Budget 2013-14 should identify the critical ingredients of growth and address them through appropriate policy interventions, writes Chandrajit Banerjee.

india Updated: Jan 22, 2013 21:27 IST

At a time when the Indian economy is witnessing a sharp slowdown, we believe that the Union budget for 2013-14 should focus on reviving the growth momentum of the economy. It comes against the backdrop of persistently high inflation, escalating fiscal and current account deficits, falling investment levels, difficult export performance, weakening consumer demand and an uncertain global economic environment. It needs to identify the critical ingredients of growth and address them through appropriate policy interventions.

Restarting investment demand, a crucial catalyst for reviving growth, should be a top priority. Business sentiments in the economy are currently weak, causing investment activities to shrink rapidly. In the first three quarters of the current fiscal, new investment projects announced declined by around 50% over the corresponding period last year. While recent reform measures have helped in mitigating negative sentiments of investors, more needs to be done to accelerate the pace of overall investment.

To rejuvenate investments, the Confederation of Indian Industry (CII) recommends quick and time-bound clearance of 50 large projects with the intervention of the recently instituted Cabinet Committee on Investment (CCI). As many approvals derive from states, they should be encouraged to set up similar investment boards, in line with CCI, under the chairmanship of chief minsters.

Additionally, allowing accelerated depreciation for investments in plant and machinery from the present level of 15-25% for a pre-defined period of 3–5 years is crucial for lifting investment.

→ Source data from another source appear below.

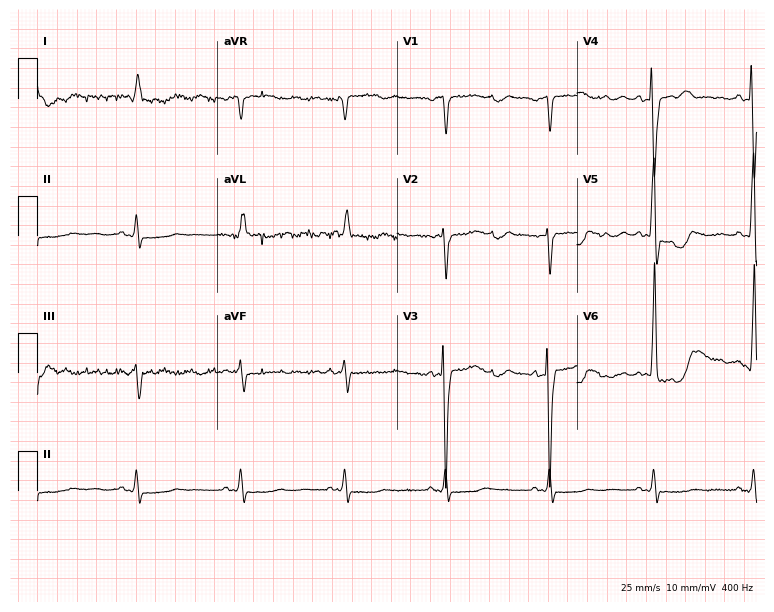
ECG — an 87-year-old male patient. Screened for six findings — first-degree AV block, right bundle branch block, left bundle branch block, sinus bradycardia, atrial fibrillation, sinus tachycardia — none is recorded. Findings outside these six are not listed.
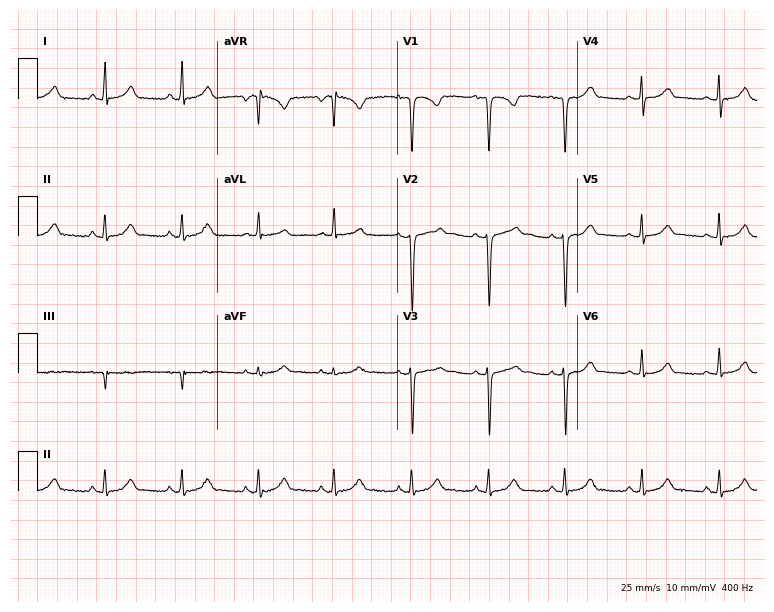
Electrocardiogram, a female patient, 26 years old. Of the six screened findings (first-degree AV block, right bundle branch block, left bundle branch block, sinus bradycardia, atrial fibrillation, sinus tachycardia), none is recorded.
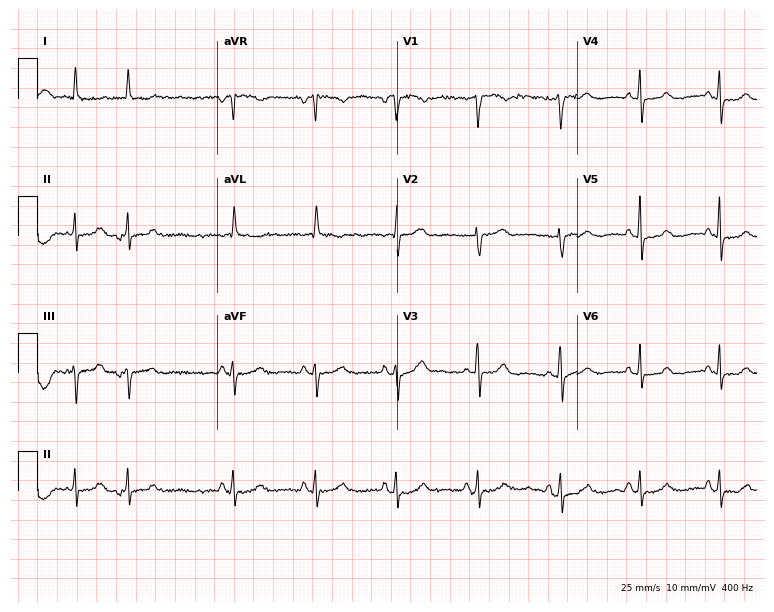
12-lead ECG from an 83-year-old female patient. Labelled as a normal ECG.
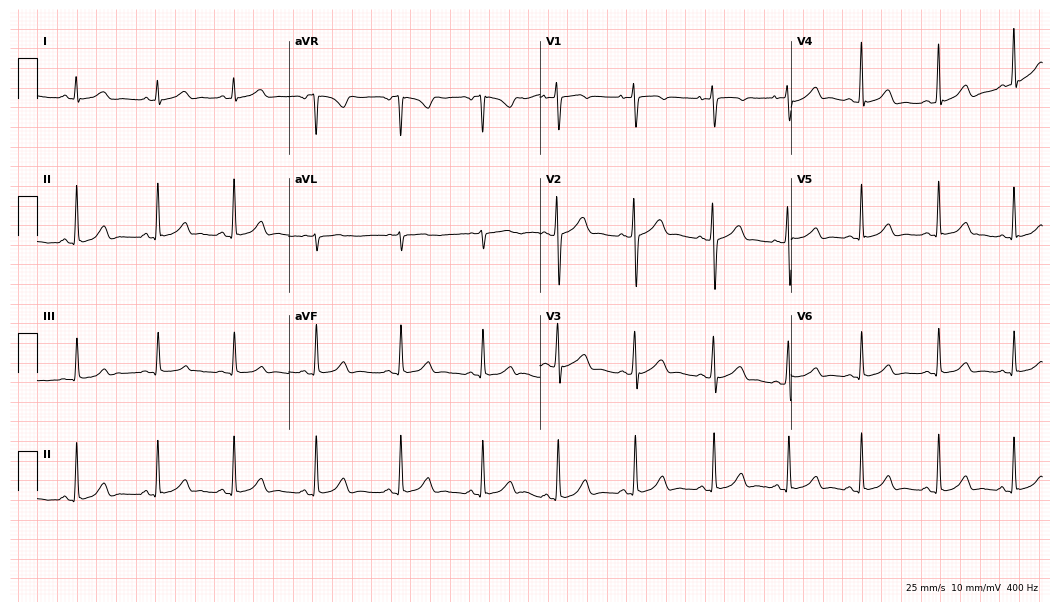
ECG (10.2-second recording at 400 Hz) — a woman, 23 years old. Labelled as a normal ECG.
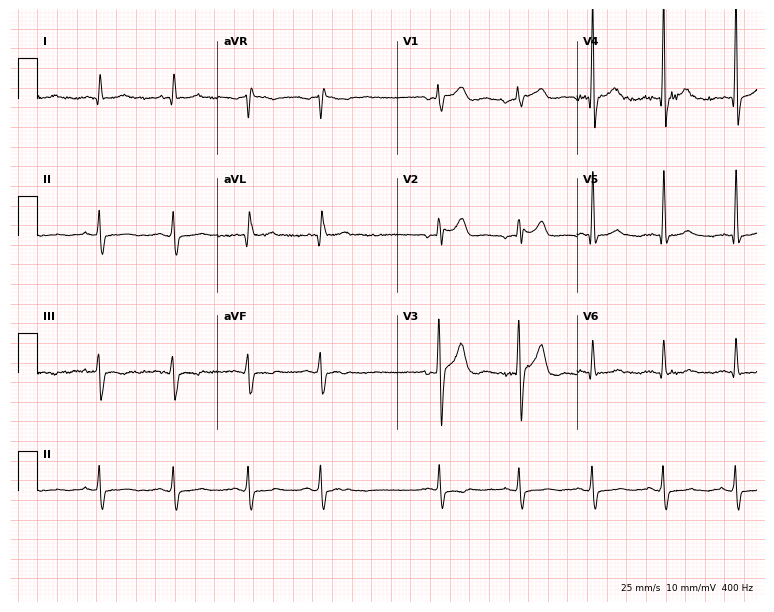
ECG (7.3-second recording at 400 Hz) — a man, 43 years old. Labelled as a normal ECG.
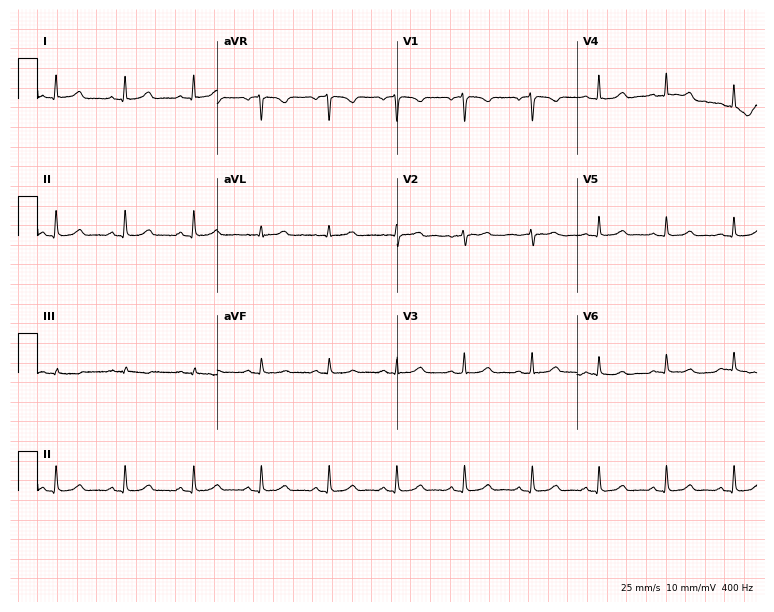
12-lead ECG (7.3-second recording at 400 Hz) from a 44-year-old female. Labelled as a normal ECG.
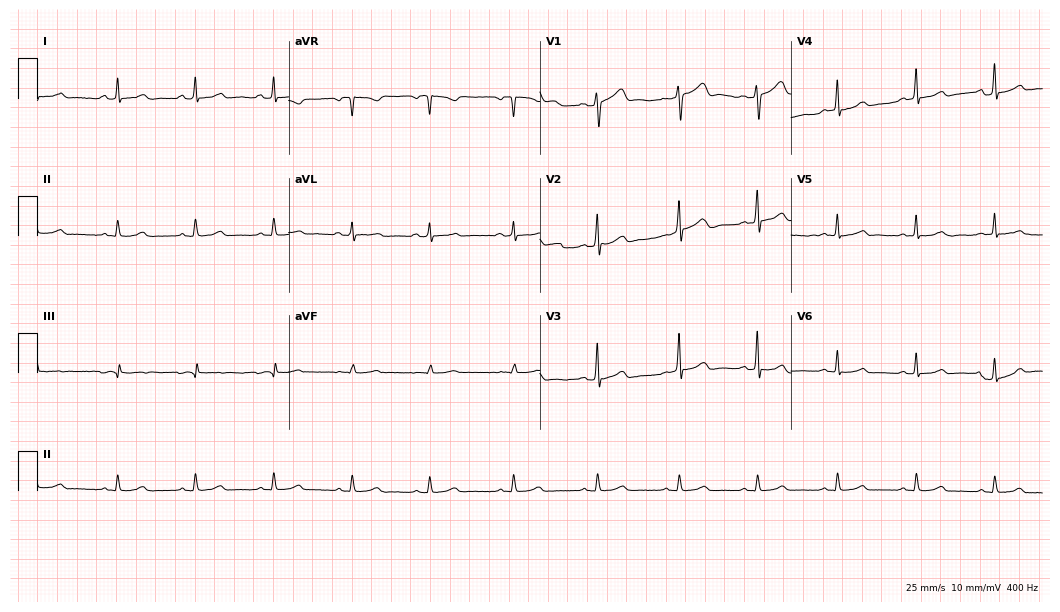
12-lead ECG from a woman, 46 years old (10.2-second recording at 400 Hz). Recorded interpretation: within normal limits.

Project developers can then obtain full tax advantage of depreciation in a shorter period of time, incentivising fresh investments without affecting government revenues. Similarly, a weighted tax deduction on expenditure incurred by companies ‘going green’ could be considered.

Much investment can emanate from public sector companies, which enjoy a pile of investable cash. Their role becomes especially critical since private sector investments have been declining. However, government companies have shown faster rate of contraction in new project announcements than private ones in the current fiscal. Central government-run companies alone are holding an estimated investable surplus of about R2.5 lakh crore, which may be used for building new capacity. This will stimulate overall investment in the economy by way of various forward and backward linkages.

There is also a need to prop up investment activities in the real estate sector, which, through its close relations with other sectors, would help revive overall economic activity. Given the growing demand for housing from the lower middle income population, it’s critical to promote low-cost housing. Currently, the government offers interest subvention of 1% for housing loans up to R15 lakh, provided the housing cost does not exceed R25 lakh. It would help if the scheme is extended to a total housing cost of up to R35 lakh.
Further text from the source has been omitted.